E0057: Invalid Arguments to Closure Formation
This error occurs when closure arguments or return types don’t match the expected types:
// E0057: Argument count mismatch
let closure = |x| x;
closure(1, 2); // Too many arguments
Relationship to E0575: Both involve closure type mismatches, but E0057 addresses argument/return type issues while E0575 specifically addresses async vs non-async closure differences.
E0277: Trait Bound Not Satisfied
This error appears when closure types don’t implement required traits:
// E0277: The trait bound is not satisfied
fn require_async_fn<F>(f: F) -> impl Fn(i32) -> impl Future<Output = ()>
where
F: async Fn(i32),
{
f // Doesn't work with regular closures
}
Relationship to E0575: E0277 is often the downstream error when E0575 is present, showing that the async closure bounds cannot be satisfied.
E0308: Type Mismatch
This error shows concrete type mismatches between expected and actual types:
// E0308: mismatched types
let x: fn(i32) -> i32 = async |x| x; // async closure != fn pointer
Relationship to E0575: E0308 provides the detailed type comparison when the compiler tries to unify async and non-async closure types.

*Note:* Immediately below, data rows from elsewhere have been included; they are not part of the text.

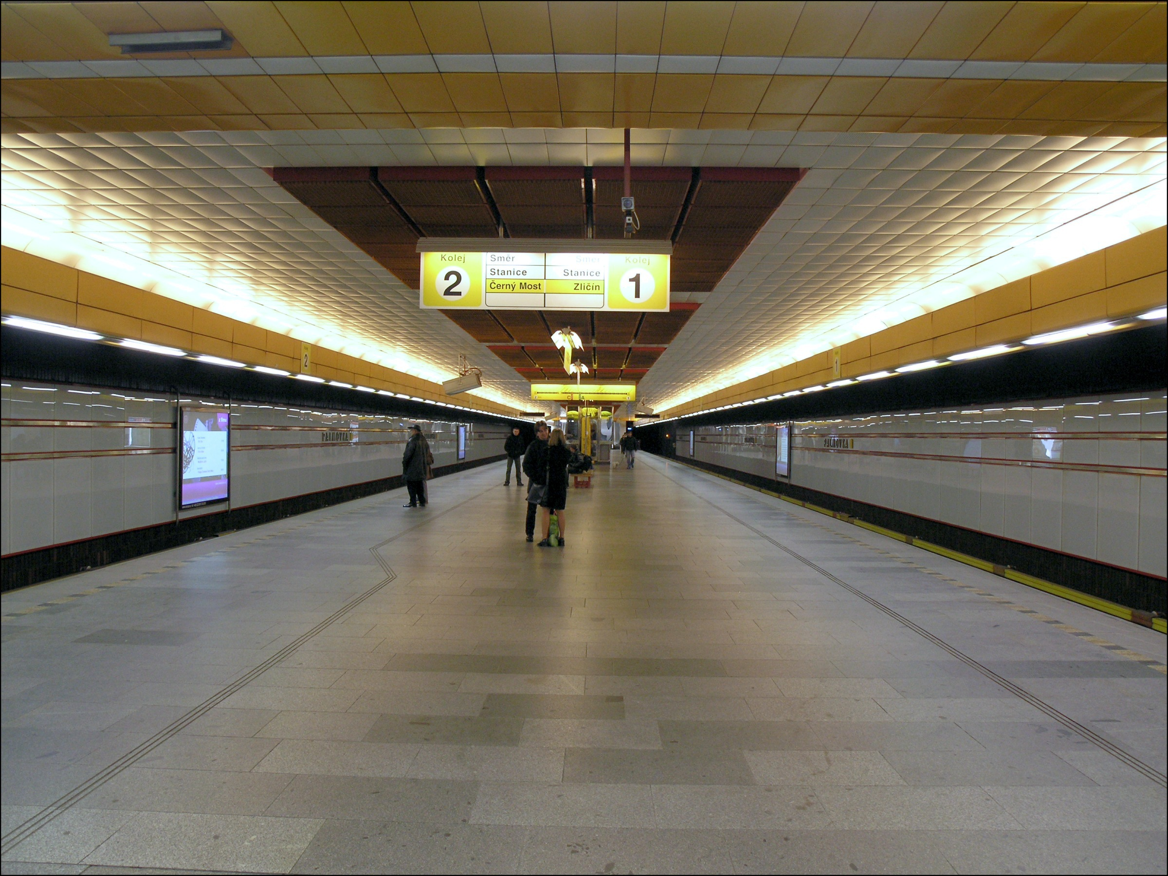 Česky: Stanice metra Palmovka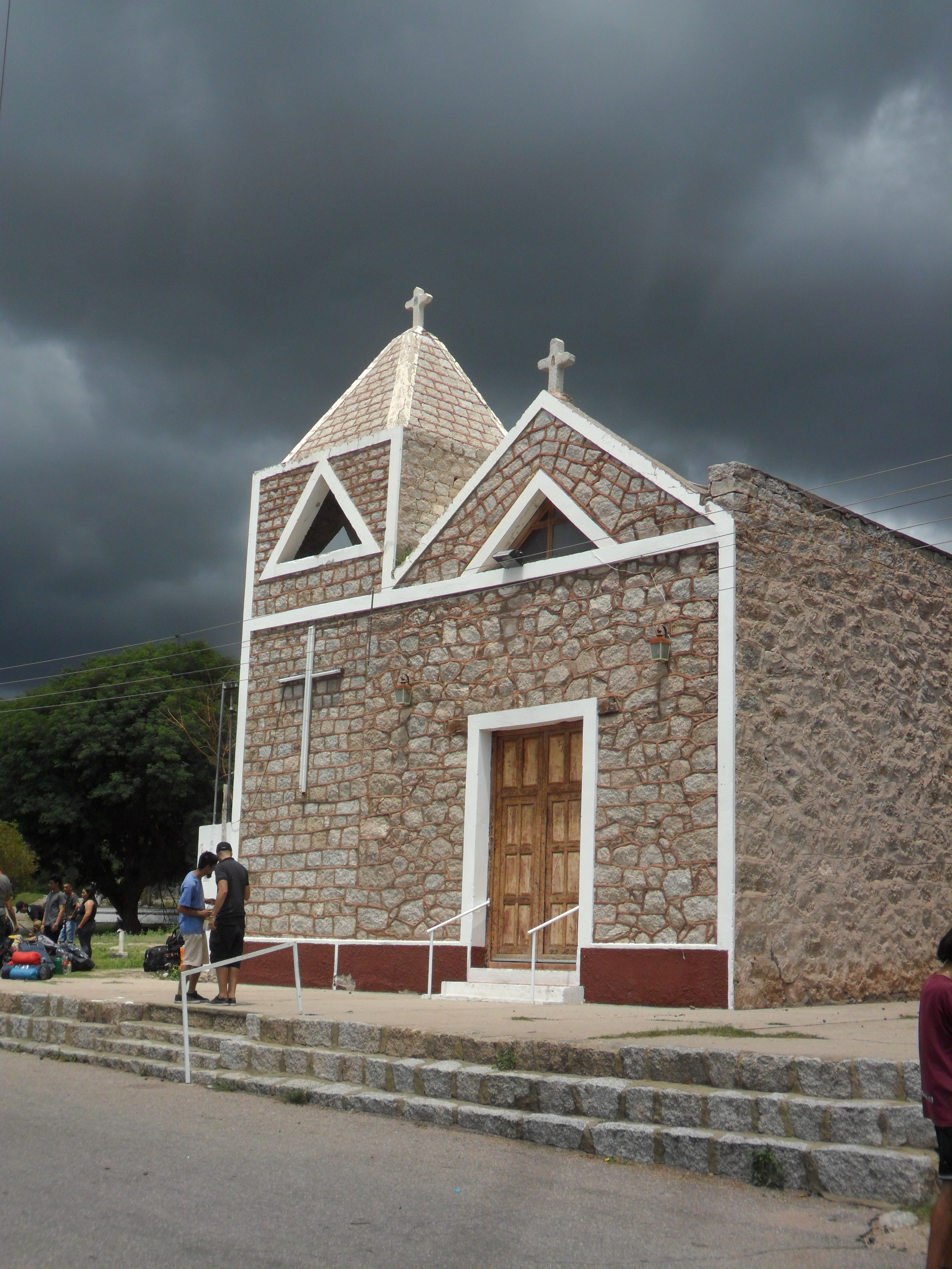 Iglesia hecha de piedra en la plaza principal en Santa Vera Cruz, La Rioja, Argentina (2017).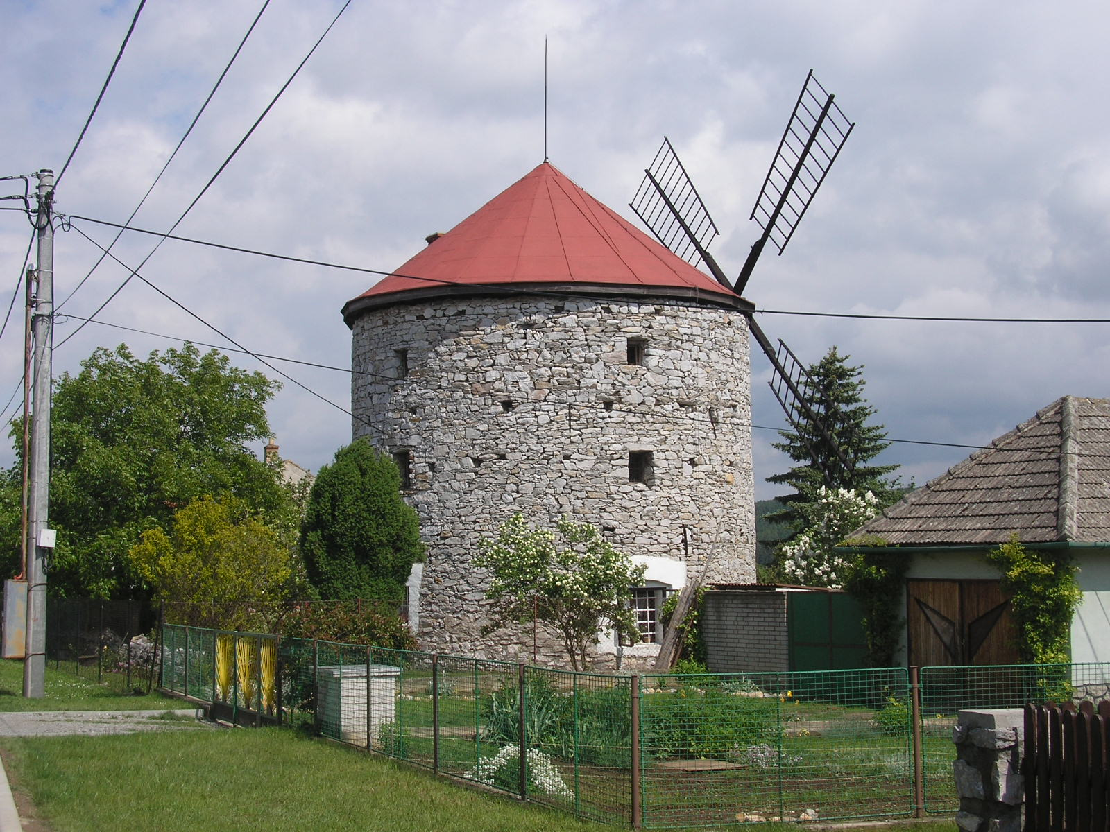 Větrný mlýn v Ostrově u Macochy

E0592: Unspecified Inference Limit
This error occurs when the compiler cannot infer closure types:
// E0592: excessive type inference
let closure = || async { 42 }; // Cannot infer closure arguments
Relationship to E0575: Related to closure inference issues, though E0592 specifically addresses inference depth limits.

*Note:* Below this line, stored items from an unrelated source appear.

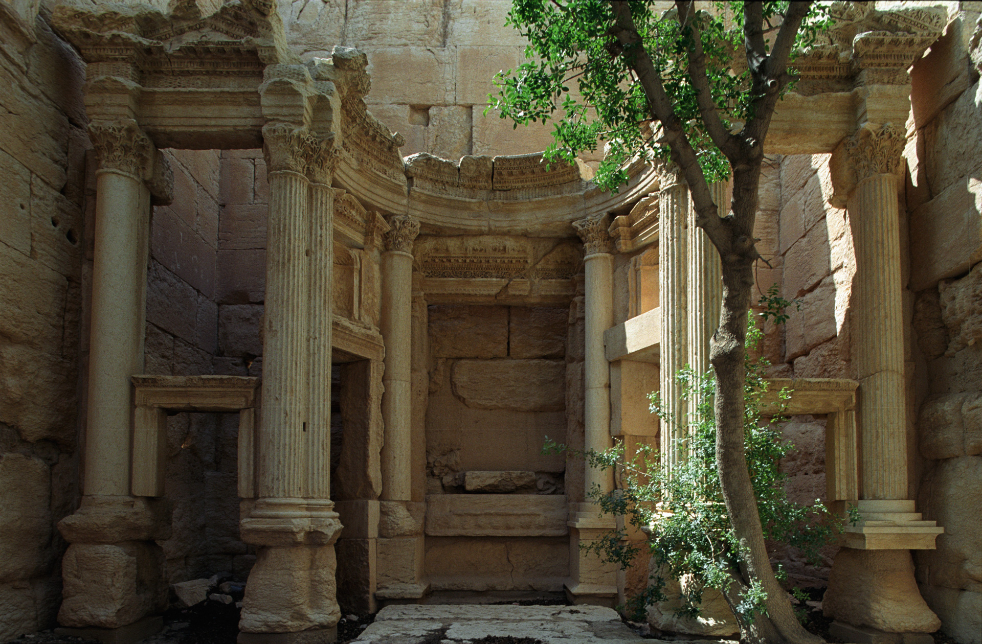 Palmyra, Baal-Shamin Temple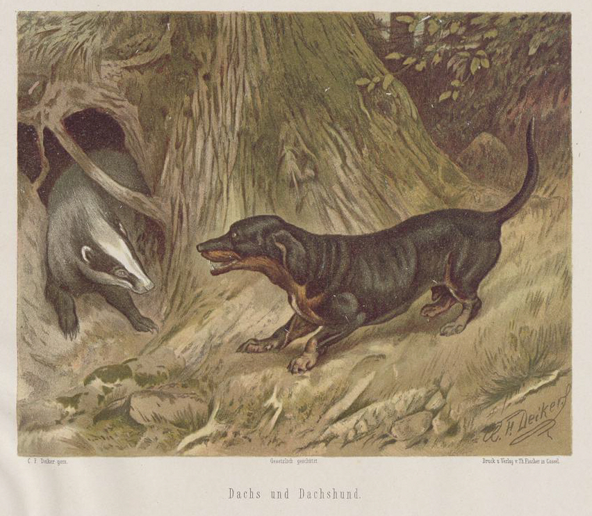 Chromolithographie aus der Serie "Jagdbare Thiere" von Carl Friedrich Deiker Dachs und Dachshund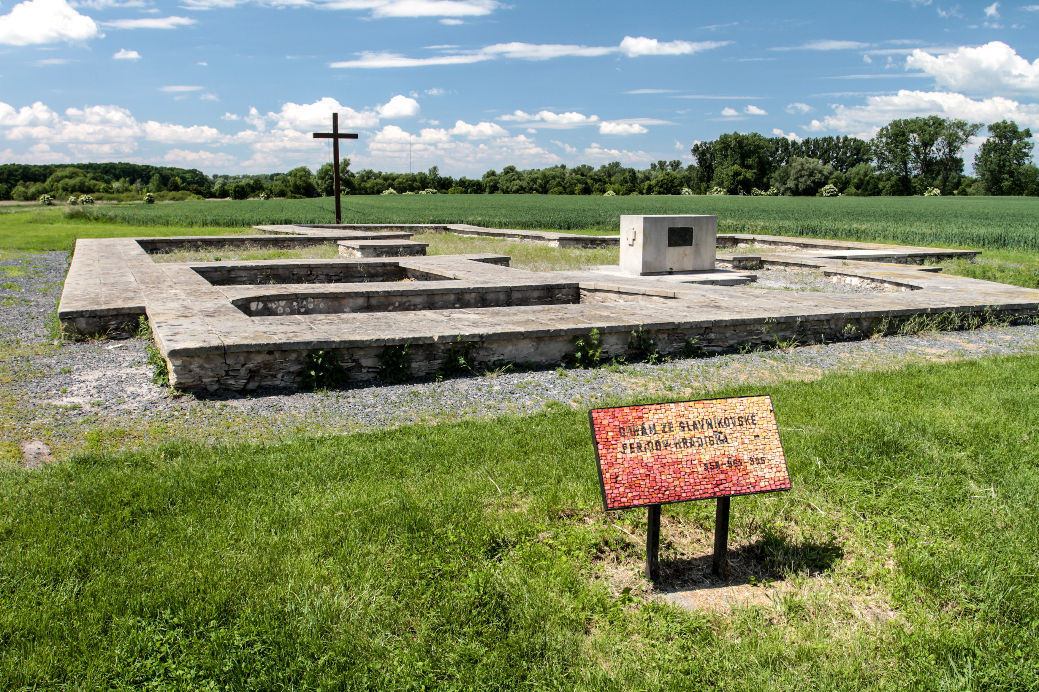 Slavníkovská Libice, Libice nad Cidlinou.

E0769: await is Not Allowed in const Context
Async closures cannot be used in const contexts:
// E0769: await in const context
const ASYNC_CONST: i32 = async || { 42 }.await;
Relationship to E0575: Both errors involve the async keyword in inappropriate contexts.
E0734: Stability Attributes Cannot Be Used Outside of the Crate
Async closures with certain stability attributes have restrictions:
// E0734: stability attributes
#[unstable]
async fn unstable_closure() {}
Relationship to E0575: Related to async feature restrictions that affect closure behavior.

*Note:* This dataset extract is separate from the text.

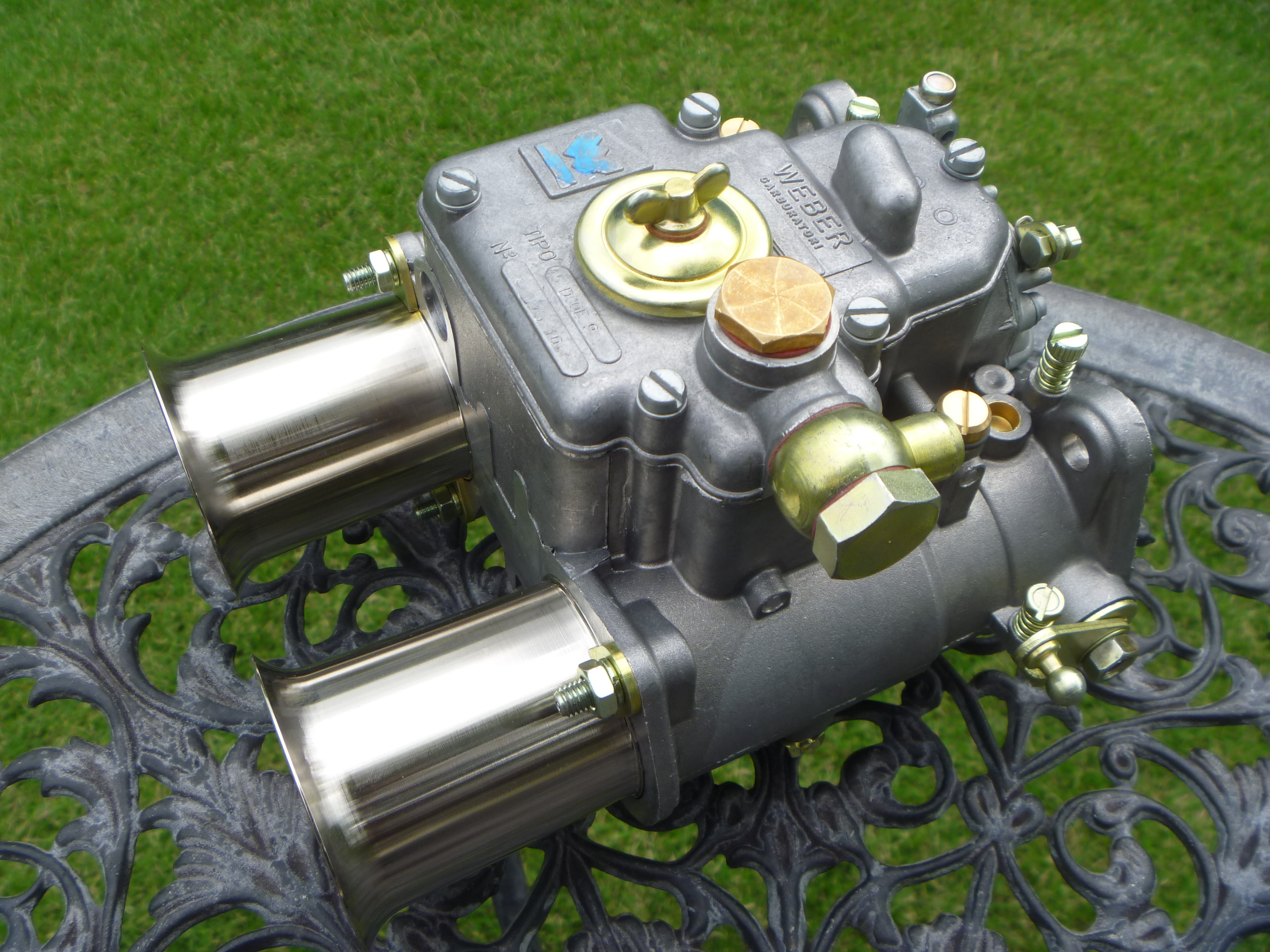 Weber45DCOE9

Error E0575 highlights a fundamental distinction in Rust’s type system between async and synchronous closures. By understanding the root cause and applying the appropriate fix—whether adding or removing the async keyword—you can resolve this compilation error and write correct async Rust code. Always verify your changes with cargo build and ensure that async closures are used in contexts that support asynchronous execution.